I worried about her, and more than once, I thought about going to the Little Kiddie Day Care Center, or even calling her parents, just to make sure she was okay, but I never did. I guess I was afraid to.

Although I could tell from the drastic decrease in mail that she had put in a change-of-address request at the post office, she still occasionally received bills or letters or junk mail, and I saved it all for her.

Just in case.

After work, I stopped by Von’s for milk and bread, but I felt so depressed that I ended up buying half a gallon of chocolate ice cream and a bag of Doritos as well. All of the checkout stands were crowded, so I picked the one with the shortest line. The cashier was young and pretty, a slim brunette, and she was bantering happily and easily with the man ahead of me as she ran his items over the scanner. I watched the two of them with envy. I wished I had the ability to start up a conversation with a perfect stranger, to discuss the weather or current events or whatever it was that people talked about, but even in my imagination I was unable to do it. I just could not seem to think of what to say.

Jane had been the one to start the first conversation between us. If the responsibility had been left up to me, we probably never would have gotten together.

When I reached the cashier, she smiled at me. “Hello,” she said. “How are you today?”

“Fine,” I told her.

I watched in silence as she rang up my items on the cash register. “Six forty-three,” she said.

Silently, I handed her the money.

I’d never thought about it before, but as I put the ice cream in the freezer, the Doritos and bread in the cupboard, I realized that there’d always been something within me that distanced people. Even my relationships with my grandparents were overly formal; we never hugged or kissed, though they were naturally affectionate. Ditto with my parents.

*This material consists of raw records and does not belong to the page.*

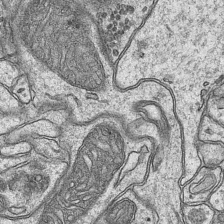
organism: Mouse
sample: CA1 Hippocampus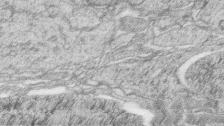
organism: Zebrafish
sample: synaptic ribbons in rod cells and cone cells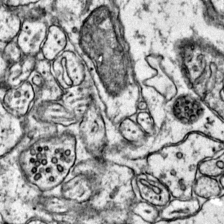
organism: Mouse
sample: Primary visual cortex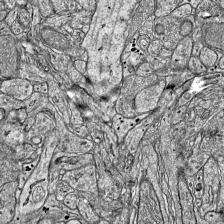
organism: Mouse
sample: Visual Cortex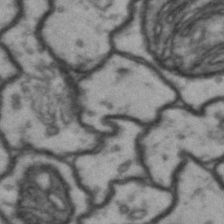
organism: Drosophila
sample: Brain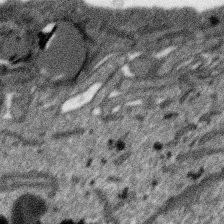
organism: Human
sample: Lung epithelial cells infected with SARS-CoV-2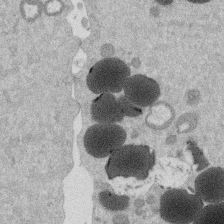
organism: Mouse
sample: Dividing mouse embryo 1 cell stage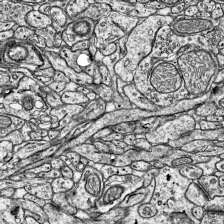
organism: Mouse
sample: Visual Cortex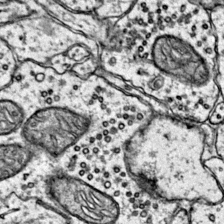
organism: Mouse
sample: Primary visual cortex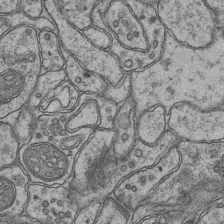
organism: Mouse
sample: CA1 Hippocampus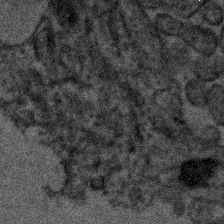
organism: Human
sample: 1205lu cells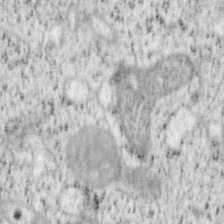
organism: Mouse
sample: OT-I killer T cells with ID8 ovarian cancer cells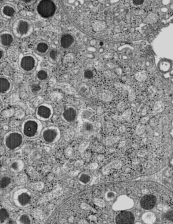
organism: C57BL Mouse
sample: Pancreatic islet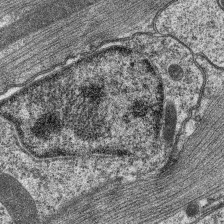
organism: C. elegans
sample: Pharynx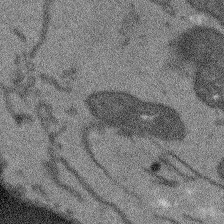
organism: Arabidopsis thaliana
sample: Root tip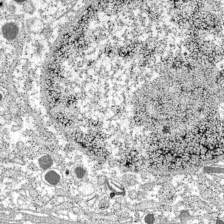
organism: C57BL Mouse
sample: Pancreatic islet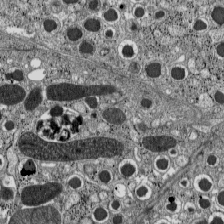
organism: C57BL Mouse
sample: Pancreatic islet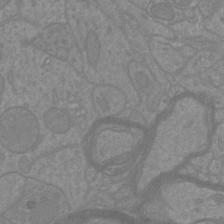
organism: Mouse
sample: Cortical neurons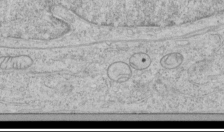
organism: Human
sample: Mitochondria in HCT116 cells

Throughout my life, our “friends of the family,” my parents’ friends, had always been nice to me, cordial to me, but I never got the impression that any of them liked me.

They didn’t dislike me.

They just didn’t notice me.

I was a nobody, a nothing.

Had it always been this way? I wondered. It was possible. I had always had friends in elementary school, junior high school, high school, but never very many of them, and as I thought back now, I realized that nearly all of them had been, like myself, totally nondescript.

On an impulse, I went into the bedroom, opened the closet door, and found the pile of sealed boxes under my hanging clothes — the record of my past. Dragging the boxes to the center of the room, I ripped off the masking tape and opened their tops one by one, digging through the contents of each until I found my high school yearbooks.

I took the books out, began looking through them. I hadn’t seen the yearbooks since high school, and it was strange to see again those places, those faces, those fashions and hairstyles from half a decade back. It made me feel old and a little sad.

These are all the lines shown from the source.